耳鳴りのような振動音が大きくなっていく。
一歩踏み込むしゃべる鎧。
『はああああぁああぁぁ!!天地斬り!!!』
光り輝く剣圧が崩れたがれきを吹き飛ばすようだ。
光る衝撃破は天井まで達し、前進する。
勢いそのまま、収束魔法も呑み込み込んでいく。
そして、敵陣前方の騎士を何十体も吹き飛ばすのである。
「「「な!」」」
おっさんら一行が驚愕するのである。
その威力はおっさんの全力の魔法に負けずとも劣らないのだ。
『不完全にでてきたからか、こんなものでござるか』
「こ、こんなものなのであるか…」
しかし、しゃべる鎧は剣を持って首をかしげている。
どうやら威力に納得していないようだ。
威力以上にその言葉に驚愕するソドンである。
『何を驚いているでござるか?戦いは終わっておらぬ、まだまだこれからよ。それと拙者の名前はしゃべる鎧ではない、ガンダレフ=バルゼリンでござる』
「ガンダルフ?なんか呼びづらいな?ん?なんか聞いたことがあるぞ?」
セリムは聞き覚えのある名前のようだ。
「な!て、帝国の剣聖か!あの魔神狩りのガンダレフか!」
『魔神狩りか。
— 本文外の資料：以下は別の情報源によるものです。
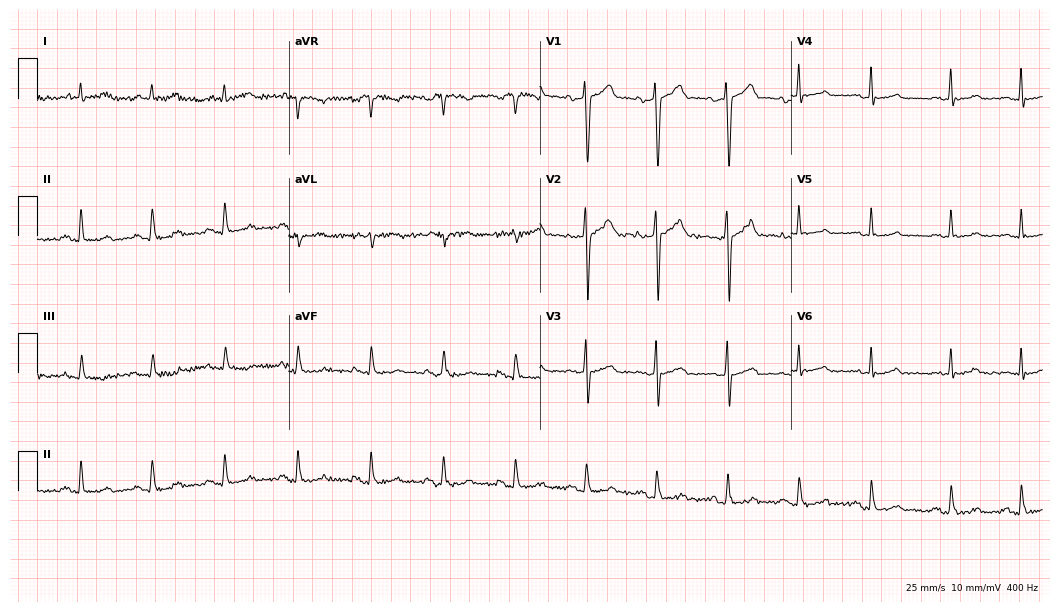
Electrocardiogram, a man, 48 years old. Of the six screened findings (first-degree AV block, right bundle branch block, left bundle branch block, sinus bradycardia, atrial fibrillation, sinus tachycardia), none is recorded.

懐かしい肩書よ。まあよい、我は中央から壁の外に出る故、だれかついてこい。戦い方を教えてやるでござるよ』
イリーナはしゃべる鎧のことを知っていたようだ。
騎士達と戦いながら驚愕するのである。
瓦礫を消しとばした10mほどの綺麗な門ができた城壁をスタスタと進んでいくしゃべる鎧である。
ズウン ズウン
しかし、その重量からか地響きを上げているのだ。
ソドンも使っているしゃべる鎧の盾だけで200kgを超えているのだ。
「では我は中央の穴から敵が抜けないようにするである。セリム殿はケイタ殿を何としても起こしてくれ。アヒム殿とロキ殿と変わってくれ。イグニル殿はアリッサ殿ともにイリーナ殿に加わってくれ。ロキ殿すまん、ガンダレフ殿とともに前線をお願いするでござる。コルネ殿は今一度上部から攻撃をお願いするである」
「「「はい」」」
おっさんに代わり、獣王国で親衛隊を指揮してきたソドンが皆に指示をするのだ。
セリムが召喚したしゃべる鎧による戦いの第2ラウンドが始まったのであった。
ソドンの指示に構成に変更する一行である。
それから30分が経過する。
「…………!」
「………ろ!」
「おい!………!」
「いいかげん…………!!」
「………ケイタ!」
「起きろ……ケイタ!」
「いい加減!起きろ!ケイタああ!」
「へ……」
「へぶ?」
セリムがゆっさゆさ揺らされおっさんが目覚めるのである。
「お!やっと起きたか!」
「おお!目覚めたであるか!?」
「へ?ここはどこでしょうか?えっと…」
意識を取り戻したおっさんである。
必死に記憶を手繰り寄せていく。
「皆まだ戦ってんだよ。前線で指揮取ってくれよ!」
(まだ?そ、そうだ、まだ戦ってるんだ!逃げなかったのか?なぜ??)
必死で状況を確認するおっさん。
中央の壊れた門をソドン
左にパメラ、アヒム
右にイリーナ、アリッサ、イグニル
土壁上部にコルネ
召喚獣はいないようだ。
「ロ、ロキは………?」
(ロキがいないぞ、そんな…)
「だから門の外で戦ってんだよ!早く前線に戻ってくれ!!」
「は、はい、わかりました!」
セリムに追い立てられるように、壁の上に上るおっさんである。
(敵陣は攻めてこないのか)
そこでおっさんが見たのは、修羅のように敵を薙ぎ払うしゃべる鎧であった。
『はああああ!!!』
「うおおおおお!!」
ロキも共に敵と戦っている。
敵陣後方は障壁が張られているようだ。
コルネが必死に破壊しようと弓を射っている。
アレクは、収束魔法で攻撃してもしゃべる鎧が剣激で吹き飛ばすため、後方は守りを固めるよう指示したのだ。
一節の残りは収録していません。